Yep, sounds just about like yesterday's opening game loss too.  Some things just never change !!!!!! 

I understand that the City of Atlanta is bringing back their "speeding fines" throughout the Atlanta area.  I think that originally when you were caught speeding, they would give you 6 tickets to the next Braves game.  Now they have resorted to a much more heavier enforcement of trying to fill those seats, they NOT only give you 6 tickets but if you are driving more than 15 mph over the posted limit.....THEY ACTUALLY FORCE YOU TO ATTEND THE NEXT BRAVES GAME !!!!!!!!!   

Braves baseball is about as interesting as watching metal rust.


----------



## KyDawg (Apr 5, 2016)

Mr Eagle this team could lose over 100 games.


----------



## Horns (Apr 5, 2016)

KyDawg said:


> Mr Eagle this team could lose over 100 games.



I'm certain that they will


----------



## Patriot44 (Apr 6, 2016)

drhunter1 said:


> Grille is no closer. 93? Really?



That was very disappointing.


----------



## dixiecutter (Apr 8, 2016)

Bump.
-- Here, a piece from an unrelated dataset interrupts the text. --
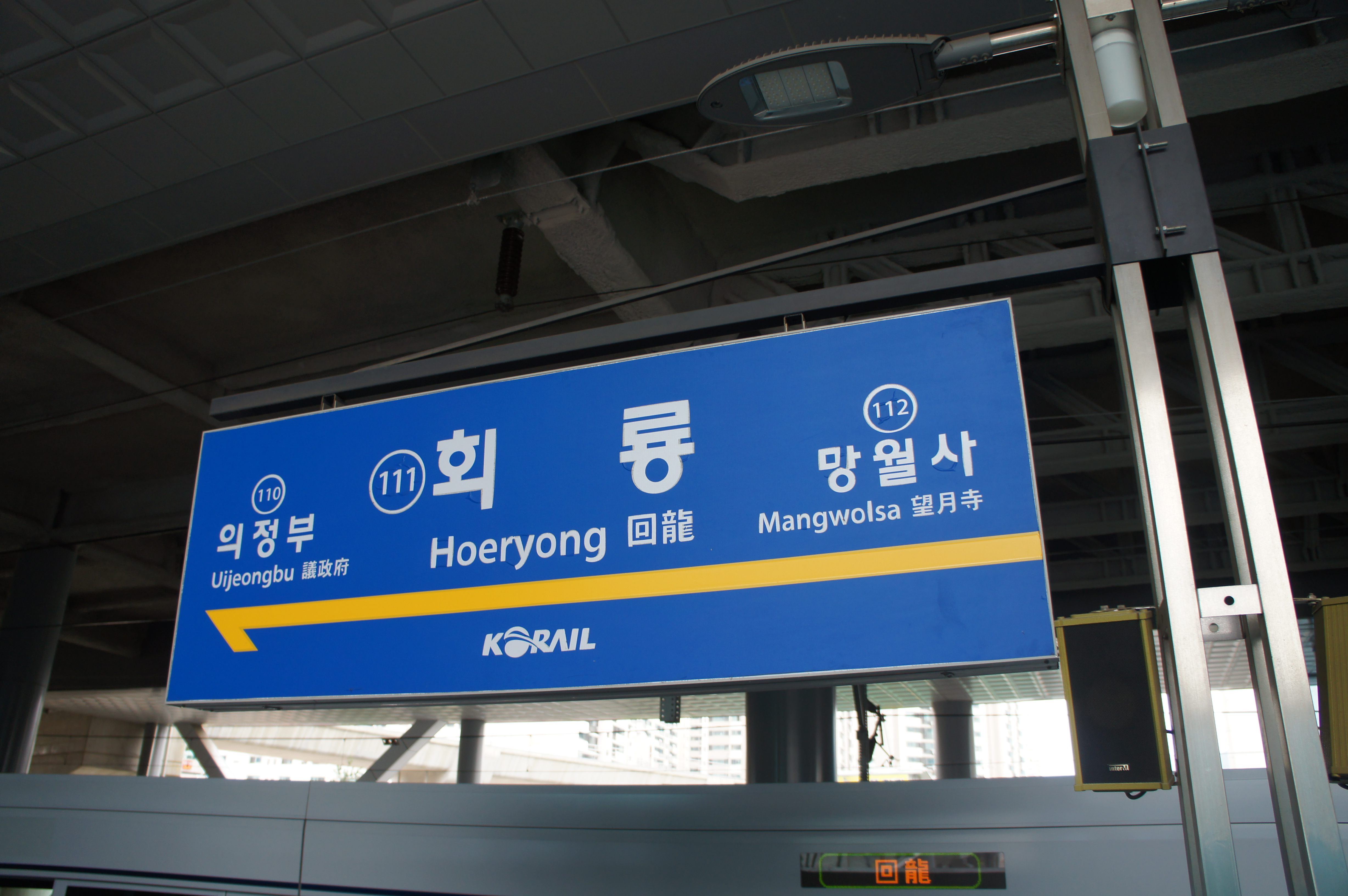 회룡역 역명판
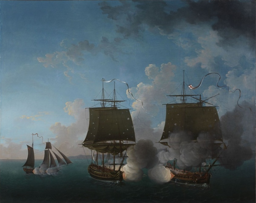 Le 22 août 1778, au large de Saint-Domingue, la frégate française la Concorde attaque la frégate anglaise HMS Minerve. Un combat acharné s'engage. La Minerve, démâtée, amène son pavillon et doit se laisser remorquer par la Concorde jusqu'au Cap Français.

I'm not regular on the sports thread, but how much payroll/prospect difference would it have made to leave, I don't know, 2 or 3, actual big leagers on the team? It was frustrating to see them win and lose and come to or near the playoffs, but this beats everything. Braves office is looking like the government. The '17 braves is our s.s. check. I don't believe it for a minute. For an office to carry a team this low is  nearly a scam. I wonder how the t.v. sponsors, and ticket buyers are feeling. I've never seen a team not even pretend to try to win. Sorry folks. It's personal. Rant over.


----------



## bfriendly (Apr 9, 2016)

dixiecutter said:


> Bump. I'm not regular on the sports thread, but how much payroll/prospect difference would it have made to leave, I don't know, 2 or 3, actual big leagers on the team? It was frustrating to see them win and lose and come to or near the playoffs, but this beats everything. Braves office is looking like the government. The '17 braves is our s.s. check. I don't believe it for a minute. For an office to carry a team this low is  nearly a scam. I wonder how the t.v. sponsors, and ticket buyers are feeling. I've never seen a team not even pretend to try to win. Sorry folks. It's personal. Rant over.




Thanks Dixiecutter, now its my turn................UUUUUUUUGHH!!!! That may be the ugliest 0-3 start I have ever seen........

I try to stay positive and I LOVE the idea of having the stadium where it is going up. But to get rid of guys like Kimbrel and Simmons just makes me nuts. Any great team Will have a closer and that we DO NOT HAVE. Grilli? Good Grief

Here is what I find the biggest challenge going forward........Confidence!
Going to be tough to be Confident the rest of the way when you give up first save opp as the closer(Grilli is finished).
Ofleherty threw one pitch and it went to the stands

There are so many more that I cant keep track, but Beckhams throw to first, scuse me, right field comes to mind
AJ's drops..................Its gonna be a long bitter season

Did anyone keep track of the called third strikes we had that were fastballs right down the pipe?

But HEY, on the bright side, we should only get better from here


----------



## Patriot44 (Apr 9, 2016)

I didn't expect them to be this bad.  They are TURRIBLE!


----------



## BornToHuntAndFish (Apr 9, 2016)

Sure was generous of the Braves last night to help the Cardinals set a record of pitch hitters going 3 for 3 with HR's.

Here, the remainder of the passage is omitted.